In this study, the term rep-PCR is used as an overall term to refer to molecular typing based on repetitive elements [including REP-, (GTG)5-, BOX- and ERIC-PCR], whereas REP-PCR refers to one specific method using the primers REP 1R-I and REP 2-I (Versalovic et al., 1994). The conditions for REP-PCR were described previously by Herman et al. (1998). In addition, the (GTG)5 primer (Versalovic et al., 1994) was used under the following PCR conditions. Amplification reactions were performed in a final volume of 25 µl containing PCR buffer (10 mM Tris/HCl, pH 8·3, and 50 mM KCl) (Applied Biosystems), 1·5 mM MgCl2, 0·2 mM of each dNTP (Pharmacia), 0·3 µg primer, 1 U Goldstar DNA polymerase (Eurogentec) and 25 ng DNA template. The PCR program (Versalovic et al., 1994) was run on a DNA thermal cycler (Perkin Elmer 9600). To avoid inter-PCR differences, all samples were included in one single PCR run.

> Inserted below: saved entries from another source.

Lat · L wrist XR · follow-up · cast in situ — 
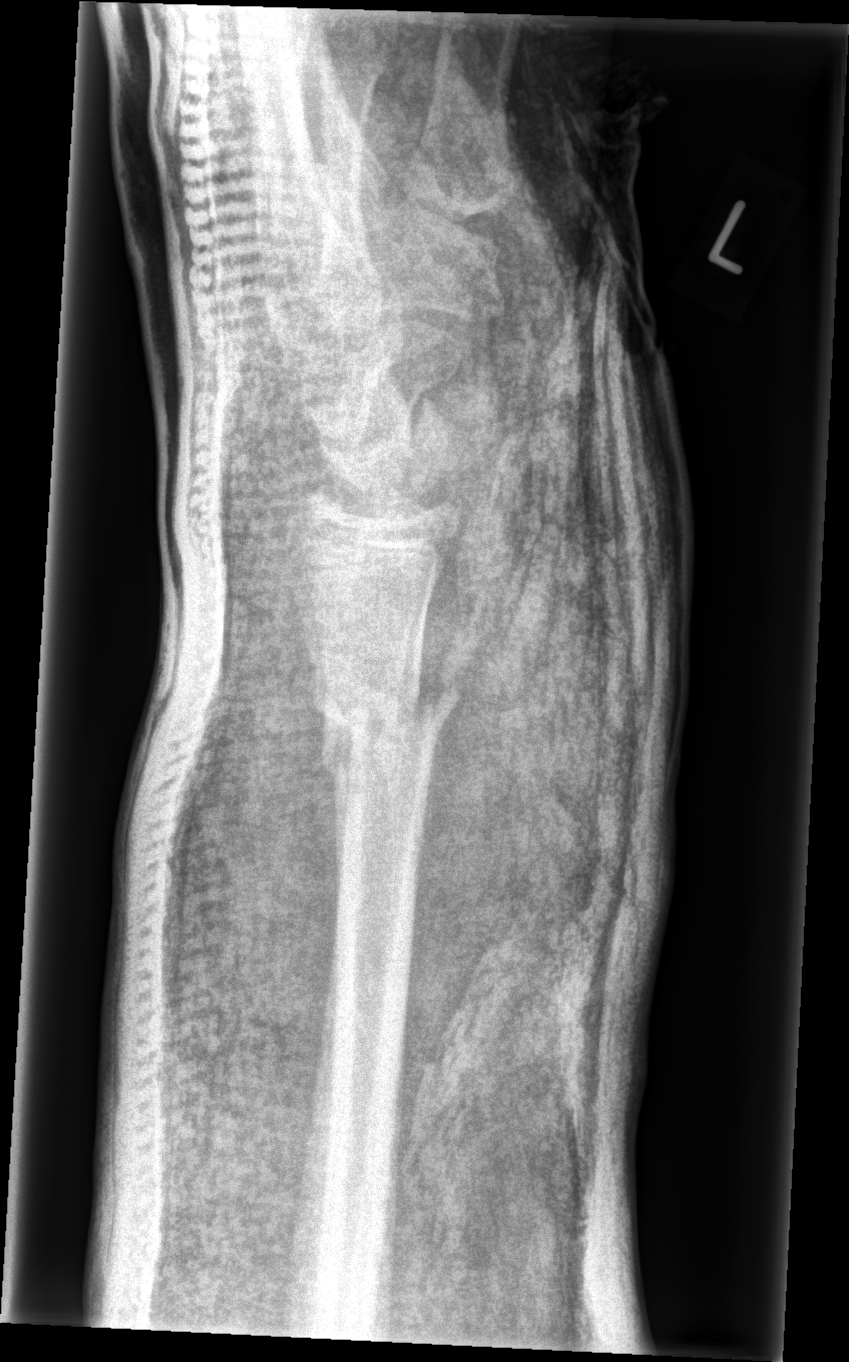 FINDINGS: Fracture classified AO/OTA 23-M/3.1; 23u-E/7. Fx: 306 665 461 813.
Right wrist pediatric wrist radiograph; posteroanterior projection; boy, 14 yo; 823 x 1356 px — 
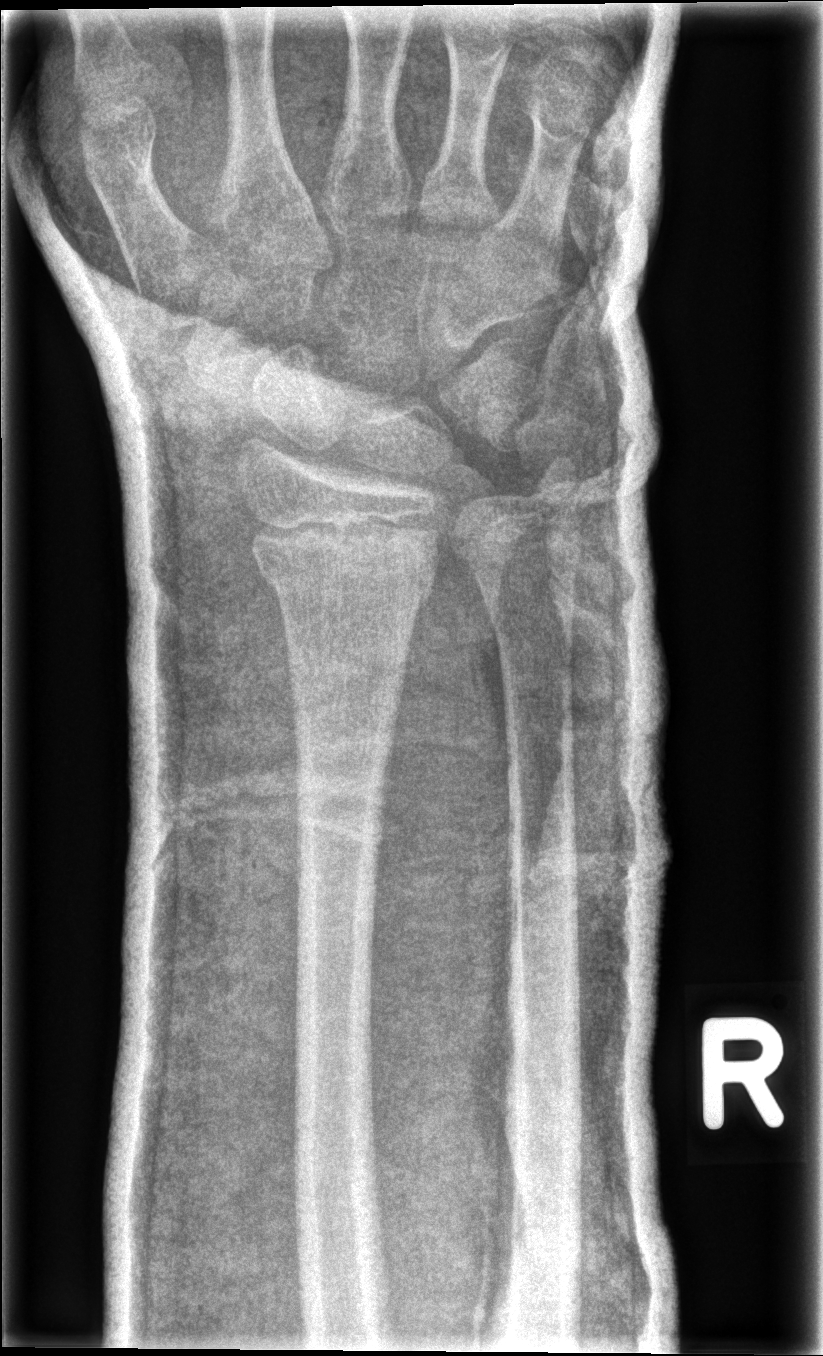

Fracture — <244,515>-<442,613>.
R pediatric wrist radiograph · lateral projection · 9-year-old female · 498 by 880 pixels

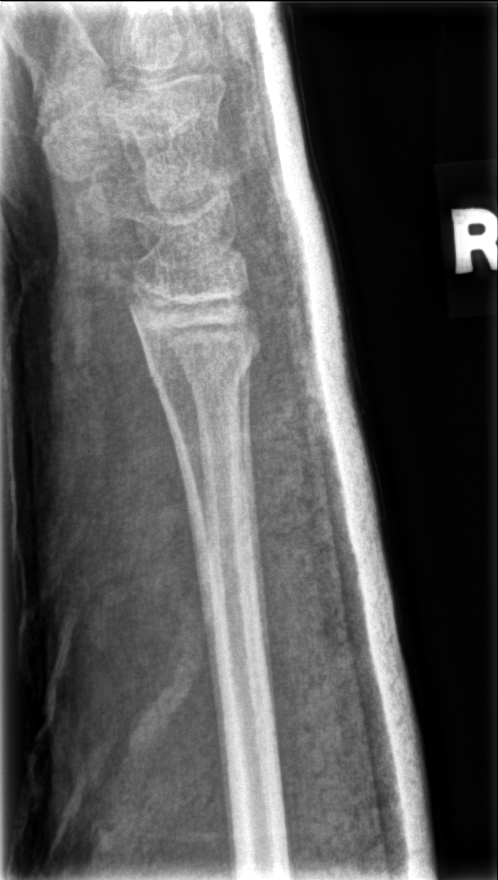 Coordinates are [x1, y1, x2, y2] in image pixels. Bone fracture — bbox(141, 335, 265, 414).
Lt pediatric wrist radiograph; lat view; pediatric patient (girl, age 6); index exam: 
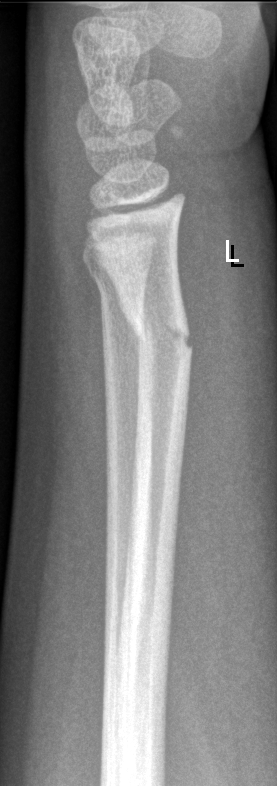 • Bounding boxes in image-pixel xyxy.
• AO/OTA classification: 23r-M/3.1; 23u-M/2.1.
• Bone fracture identified at (left=121, top=302, right=197, bottom=371); (left=79, top=244, right=153, bottom=302).
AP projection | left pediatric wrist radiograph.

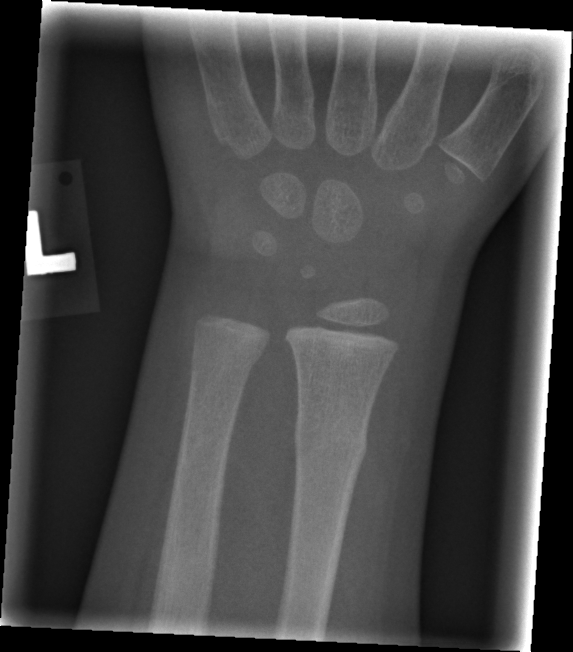 - Fx identified at (left=289, top=417, right=372, bottom=475), (left=187, top=334, right=267, bottom=388).
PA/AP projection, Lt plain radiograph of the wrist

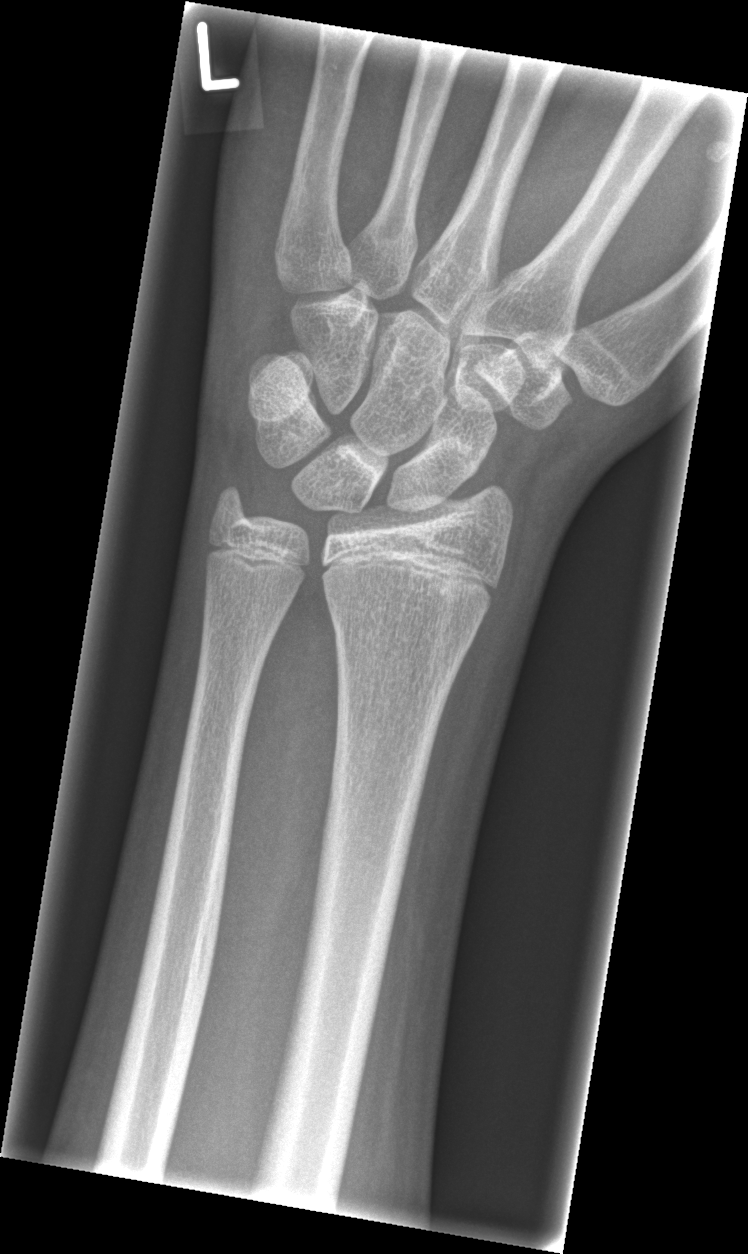
- No fracture annotation.
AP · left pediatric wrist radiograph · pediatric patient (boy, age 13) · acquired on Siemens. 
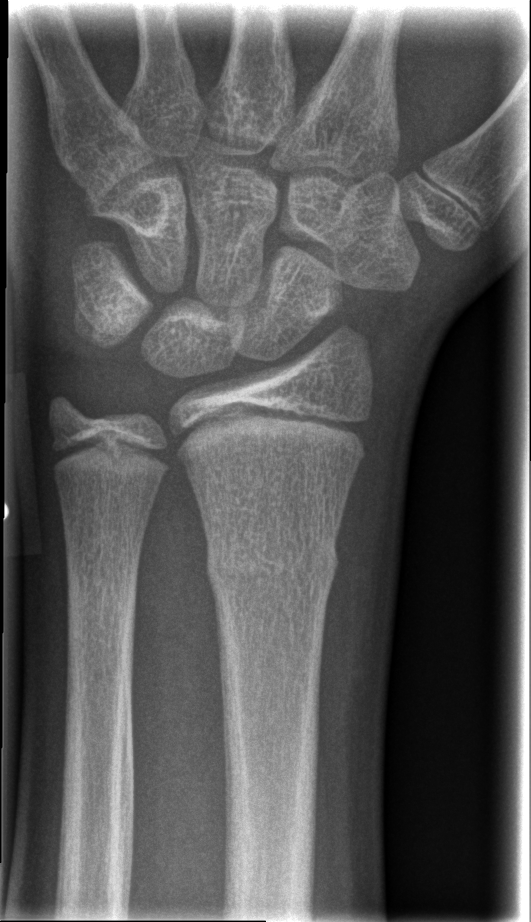 Pixel coordinates, top-left origin, xyxy. Fx identified at [x1=201, y1=527, x2=341, y2=605]. Fracture classified AO/OTA 23r-M/2.1.
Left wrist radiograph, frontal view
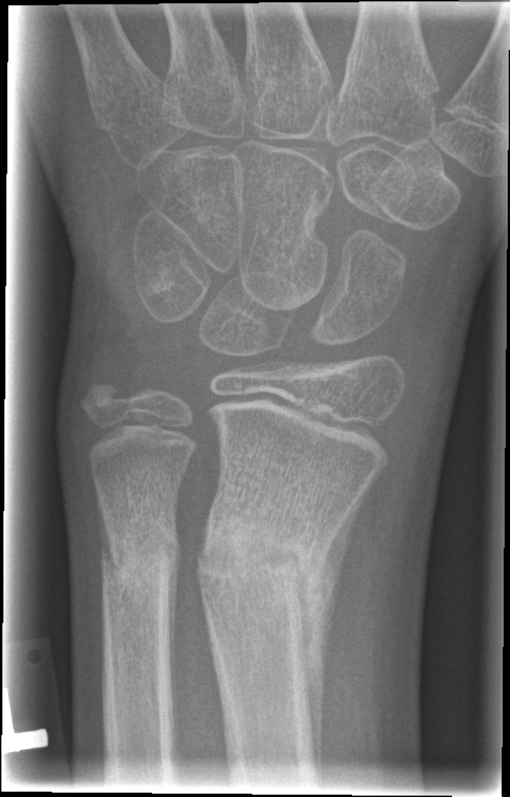
Findings: AO/OTA classification: 23r-M/3.1; 23u-M/2.1; 23u-E/7. Periosteal new bone identified at [x1=298, y1=485, x2=372, y2=787] [x1=164, y1=535, x2=182, y2=767] [x1=93, y1=470, x2=114, y2=583]. Fracture: [x1=193, y1=508, x2=333, y2=620], [x1=96, y1=508, x2=182, y2=580], [x1=76, y1=370, x2=129, y2=425].
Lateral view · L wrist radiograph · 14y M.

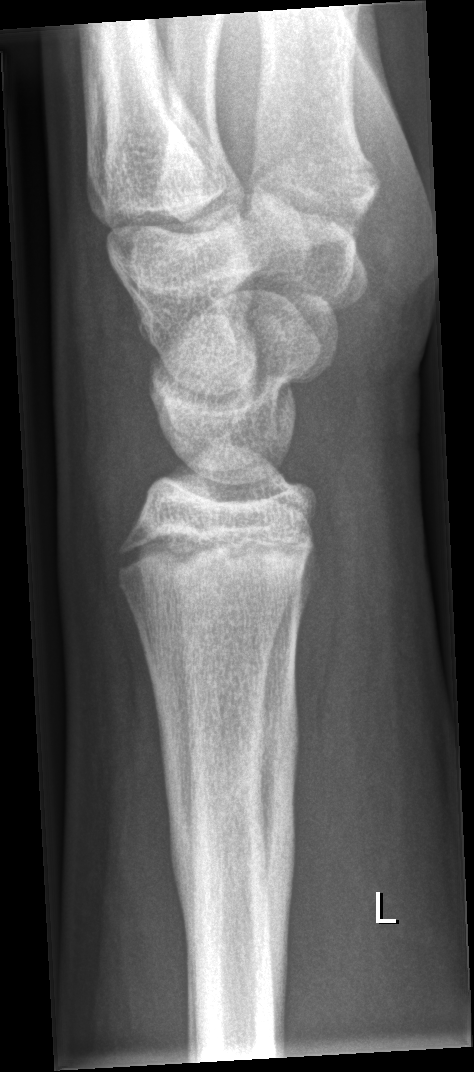 Q: Fracture present?
A: Bone fracture: 144 616 304 1036
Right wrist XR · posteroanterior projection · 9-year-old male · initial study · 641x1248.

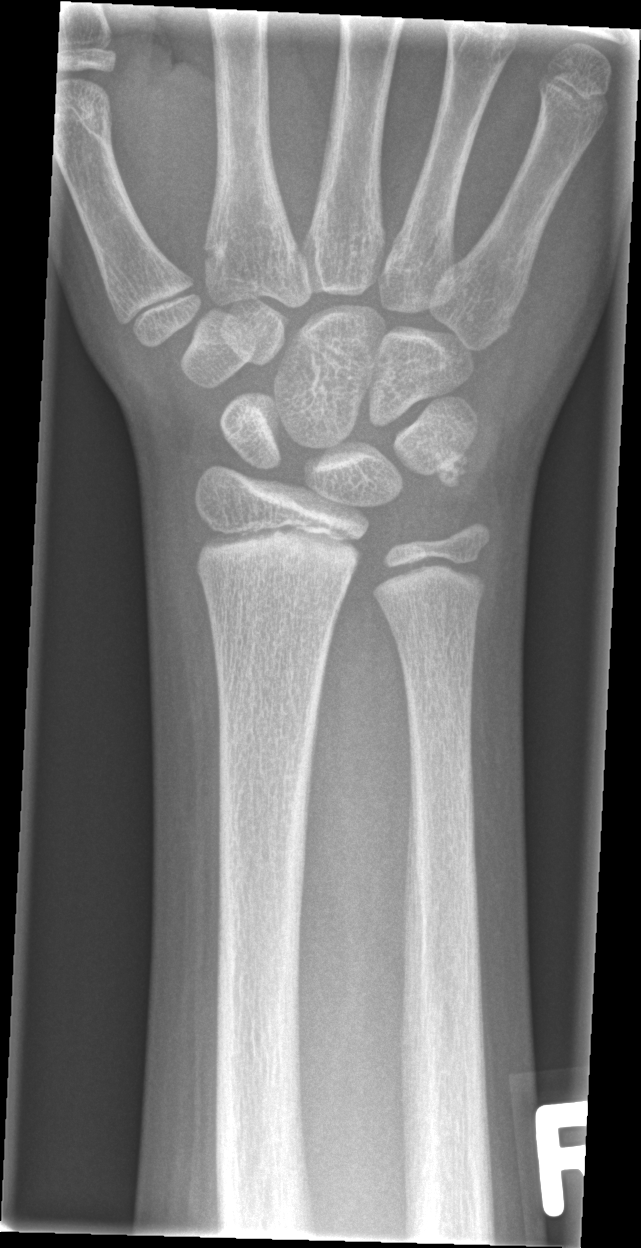 Q: Locate any fractures.
A: No fracture labeled
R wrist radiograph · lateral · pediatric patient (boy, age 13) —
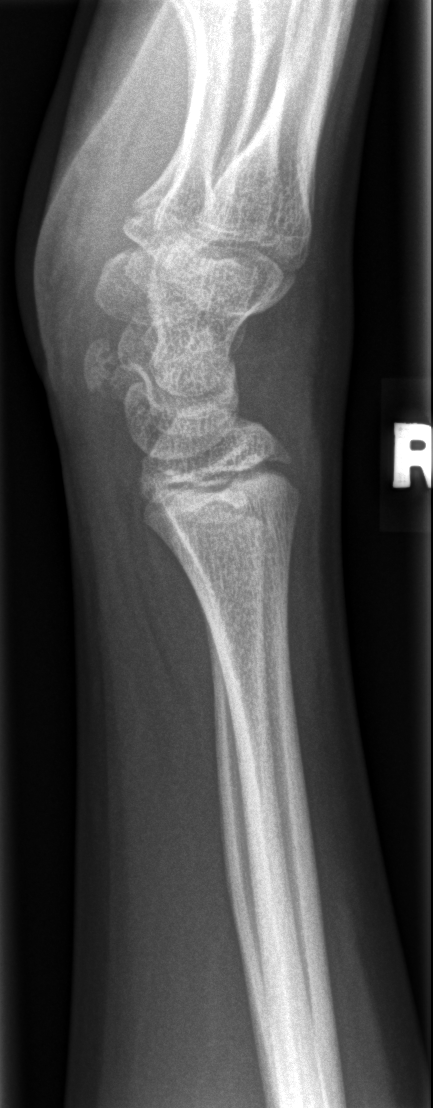 AO code 72B.(b). Fracture present, but no bounding box because it is not clearly seen in this view.

The rep-PCR amplicons were separated in a 1·5 % LSI LE agarose gel (Life Science International) (20x25 cm) for 4 h at a constant voltage of 4 V cm1 in 1x TBE (100 mM Tris/HCl, 100 mM boric acid, 2 mM EDTA, pH 8·0). rep-PCR profiles were visualized after staining with ethidium bromide, followed by digital image capturing using a GelDoc 2000 camera (Bio-Rad). A mixture of molecular mass markers VIII, IX and X (Roche) was used as references for intra- and inter-gel comparison. Numerical analysis of the resulting fingerprints was done using the GelCompar II version 2.0 software package (Applied Maths). Similarity among digitized profiles was calculated using Pearson's correlation coefficient and an average linkage (UPGMA) dendrogram was derived. Finally, both the REP- and (GTG)5-PCR patterns were linearly combined, assigning the same weight to each analysis.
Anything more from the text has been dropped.